Reading OpenDocument office files from Python - Stefaan Lippens inserts content here

The OpenDocument file format (aka "OASIS Open Document Format for Office Applications"), is an open and free standard for office files. It's fairly easy to read OpenDocument files in/from Python. Basicly, an OpenDocument file is just a zip archive but with another extension (".ods" spreadsheets, ".odt" for text documents, ".odg" for graphics and so on). The files in the zip file are mainly some XML files, like content.xml, settings.xml and styles.xml.

Basicly, we just need two standard python modules from the nice standard Python library to extract data from a OpenDocument File: zipfile for handling the zip compression and xml.parsers.expat (or another xml parser module) for parsing the xml. A possible/simple/minimal way to do read a fictional spreadsheet file pelican.ods is as follows:

# import the needed modules
import zipfile
import xml.parsers.expat

# get content xml data from OpenDocument file
ziparchive = zipfile.ZipFile("pelican.ods", "r")
xmldata = ziparchive.read("content.xml")
ziparchive.close()

class Element(list):
    def __init__(self, name, attrs):
        self.name = name
        self.attrs = attrs

class TreeBuilder:
    def __init__(self):
        self.root = Element("root", None)
        self.path = [self.root]
    def start_element(self, name, attrs):
        element = Element(name, attrs)
        self.path[-1].append(element)
        self.path.append(element)
    def end_element(self, name):
        assert name == self.path[-1].name
        self.path.pop()
    def char_data(self, data):
        self.path[-1].append(data)

# create parser and parsehandler
parser = xml.parsers.expat.ParserCreate()
treebuilder = TreeBuilder()
# assign the handler functions
parser.StartElementHandler  = treebuilder.start_element
parser.EndElementHandler    = treebuilder.end_element
parser.CharacterDataHandler = treebuilder.char_data

# parse the data
parser.Parse(xmldata, True)

After importing the modules zipfile and xml.parsers.expat, we open the OpenDocument file through the zipfile filter and extract the XML data from content.xml (in just three simple readable statements, that's what I like about python)
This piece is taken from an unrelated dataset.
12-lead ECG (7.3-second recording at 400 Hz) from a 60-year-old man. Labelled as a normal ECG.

Next, we have to parse the XML data and store its elements. First I define a class Element for storing the name, attributes and contents (note that its a subclass of list) of XML elements. The XML parse handler functions are the methods of the class TreeBuilder, which also collects the whole XML tree in its attribute root during parsing. The parsing itself is initiated by parser.Parse(xmldata, True).
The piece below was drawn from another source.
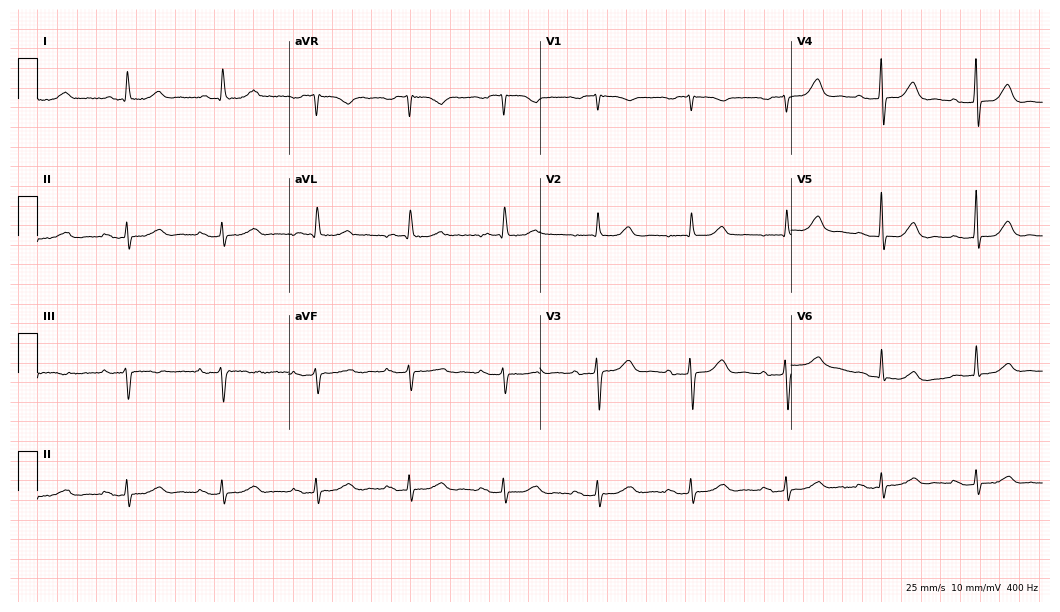
Standard 12-lead ECG recorded from a woman, 83 years old (10.2-second recording at 400 Hz). The tracing shows first-degree AV block.

At this point, the whole XML stream is parsed and the structure is stored in and accessible from treebuilder.root. For example, in the following code we define a function showtree and call it, for rendering an indented tree representation of the element names and character data:

def showtree(node, prefix=""):
    print prefix, node.name
    for e in node:
        if isinstance(e, Element):
            showtree(e, prefix + "  ")
        else:
            print prefix + "  ", e

showtree(treebuilder.root)

This simple example could be extended ofcourse to serve a more real life application, but you get the point.

Moreover, at the OpenDocument Fellowship they are working on LibOpenDocument, a library for manipulating OpenDocument files. At the time of this writing, there is only a PHP and a Python implementation in early development stage.